SHOULD WE ABOLISH THE SENATE?

Thee are several measures floating around Parliament on the future of the senate. To abolish it and reform it or simply to abolish it altogether. The Senate was conceived by the Fathers of Confederation as a sober second house to review legislation coming from the Commons. It is difficult to measure just how effectively the Senate does this.

There are several other knocks on the Senate: that it is a slumber chamber for superannuated party hacks (not altogether true), that it costs too much (70 million annually) for its work expenditure (it sits three days a week).

The Harper governmen’ts position is that the Senate must be reformed and if not it should be abolished. The government now has two bills in the hopper: one to restrict senate terms to eight years (senators can now sit until age 75), the other to provide for some popular consultation about senate appointments.

Polls show the Canadian public is luke-warm about the senate. A solid majority favours a national referendum on its future. A slight plurality (45 per cent) favour abolishing the senate against 41 per cent who would keep it as it is. On the matter of reform, 52 per cent would keep the senate if senators were elected.

As you would expect the idea of abolition is strongest in Quebec where 60 per cent would shut the senate down.

Would you favour a national referendum on the future of the senate?

Do you lean toward abolishing the senate or reforming it?

Do you think electing senators would be a good idea?

3 Comments »

  1. 1
    Chimera Says:

    Reform. And elected. Especially if Harper gets his way about restricting the terms to eight years — a measure I oppose.

    There is a purpose to the Senate, and we don’t really pay all that much attention to it. It has no flash, no sex appeal. But in a lot of ways, it can be considered to be another opposition party to the sitting government, and one with teeth. I suspect that this is the reason Harper wants to restrict terms. He’d like to be able to get rid of senators who block his pet legislation. Anyone with future dreams of being PM, and having unlimited power, will want the same thing.

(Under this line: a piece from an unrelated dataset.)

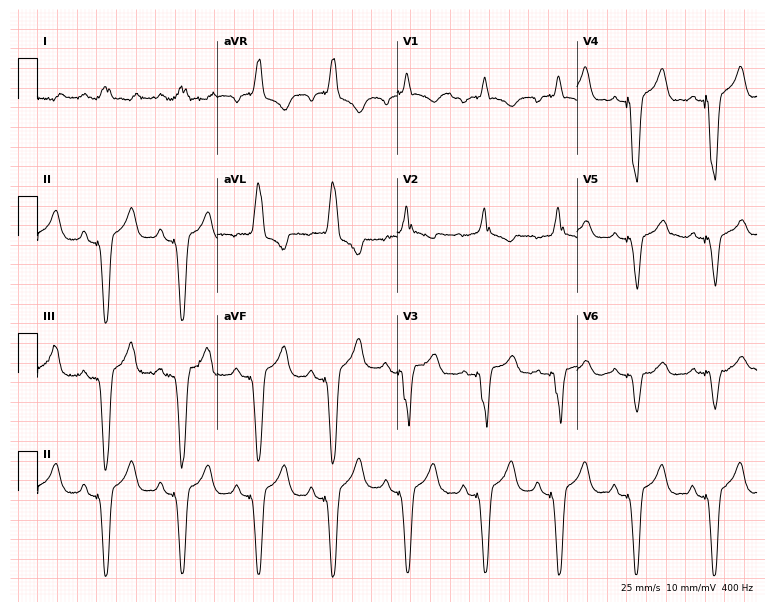
Standard 12-lead ECG recorded from a 77-year-old female. None of these six findings is recorded: first-degree AV block, right bundle branch block (RBBB), left bundle branch block (LBBB), sinus bradycardia, atrial fibrillation (AF), sinus tachycardia.

    I think it would be a good idea not only to elect the senate, but to do it in a year that does not include a governmental election. The two should never happen at the same time.

    Age limit? No. Some people stay very sharp mentally well into their eighties. Others never gain full use of their faculties at any age. An election will do the winnowing.

    Three days a week? I take it they’re actually working on related projects while they’re not sitting, not just taking long weekends?

  2. 2

    Chimera:

    I think you make a good case. It does give me some worry, though, that if we opt for two bodies that are both elected by the people there will be inherent conflict between them on legislation. If a money bill passed by the Commons was voted down in the elected senate, where does that leave us?

  3. 3
    Chimera Says:

    I would especially want an elected senate when it comes to money bills! As things are now, the government either rises or falls on confidence. With a senate taking a longer look, and maybe voting it down and sending it back to committee for a rewrite, we would not have to be stuck with the omnibus horrors that we now get.

    What would we get? Maybe we’d get a more responsible government. Maybe we’d get better bill writers. Maybe we’d get more thought put into proposed legislation.

    We sure can’t do worse than we have now.